The highlight of Livewire #1 comes from Amanda’s characterization. She’s a weird person. She grew up isolated from the world and was indoctrinated by Toyo Harada. Over the years, she grew past that, but she still never had much of a social life or many friends. Livewire #1 dives into her weird personality and balances it with her love of her team, The Secret Weapons, who are essentially three kids that Livewire helped and trained to become better psiots. The relationship between Amanda and her team is a special one, and one that Ayala does a good job of showing.
But like all relationships, they have their bad times, too, and the emotional core of this issue comes from Amanda confronting her team for the first time since leading her resistance in Harbinger Wars 2. Amanda had good reasons for starting another Harbinger War, but sometimes ends don’t justify the means. To me, this is where the issue truly shines, because Ayala constructs the dialogue in a way that makes readers sincerely care about characters in the moment. There’s also just enough background so that new readers won’t be confused, but rather eager to learn more about Amanda’s past.

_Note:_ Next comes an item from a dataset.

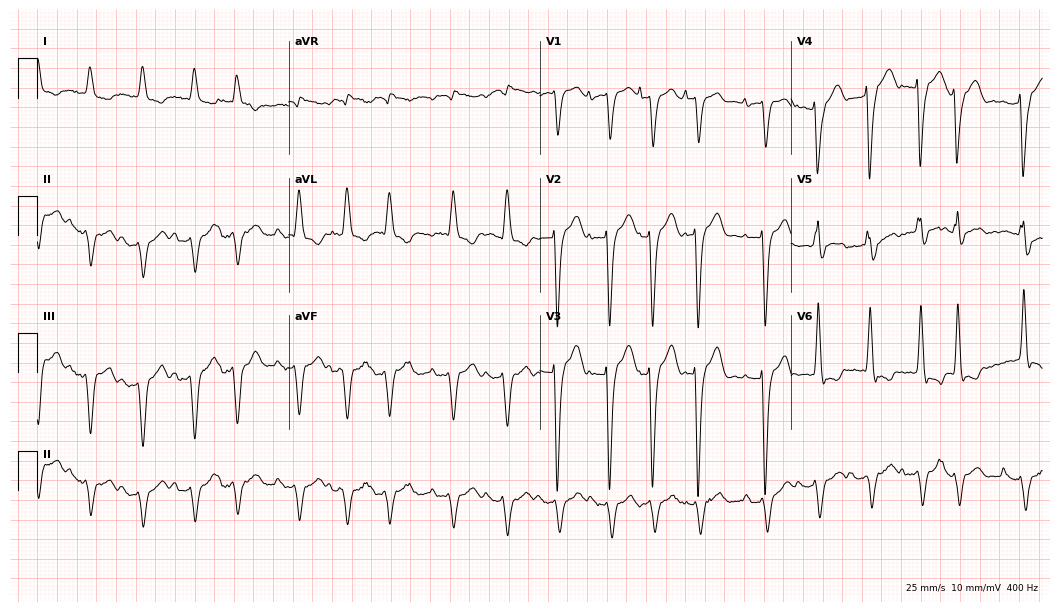
Resting 12-lead electrocardiogram. Patient: an 80-year-old male. The tracing shows left bundle branch block, sinus tachycardia (a sinus rate of 100 beats per minute or more).
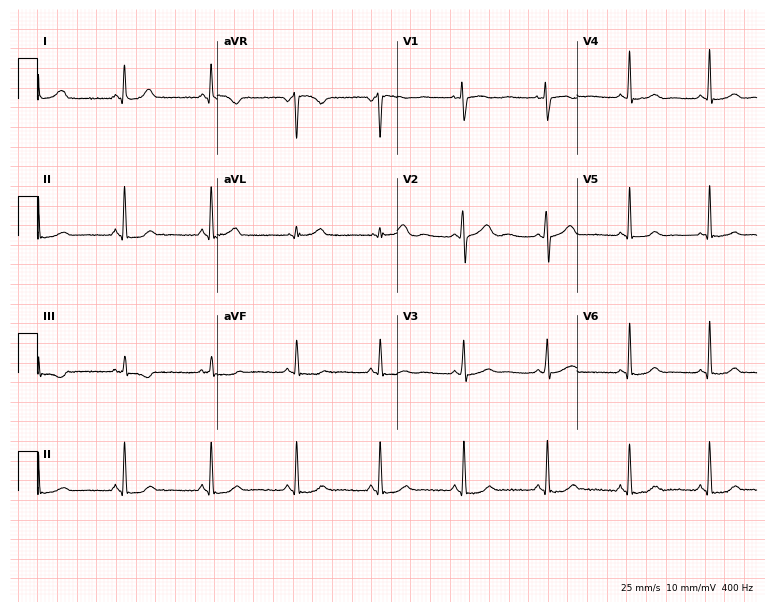
Electrocardiogram (7.3-second recording at 400 Hz), a 36-year-old female. Overall reading on record: normal ECG.

The art duo on this comic is the rising star team of Raul Allen and Patricia Martin. Allen and Martin both worked on Secret Weapons with Arrival screenwriter Eric Heisserer, so they’re not new to Valiant. Their comfort with the characters shows in the art. Bold, detailed pencils and bright colors are some of the ways their art shines. Secret Weapons to me, was structured like a movie. The panels were arranged in a way that made the comic feel extremely fluid. Livewire #1 boast those same qualities.
Every page in the comic seems to have a transparent blue sheet over it as Martin’s colors provide a calming effect. I could write for hours on the quality of this art and just how well done it is, but the last thing that I’ll say is how beautiful they make Livewire look each time we see her. She has a presence, and every time she appears on the page you feel as if something big is about to happen. It’s this awesome combination of Allen’s detailed panel work, well-defined pencils, and Martin’s soft blends of blue, pink, and purple, that make this comic work so well .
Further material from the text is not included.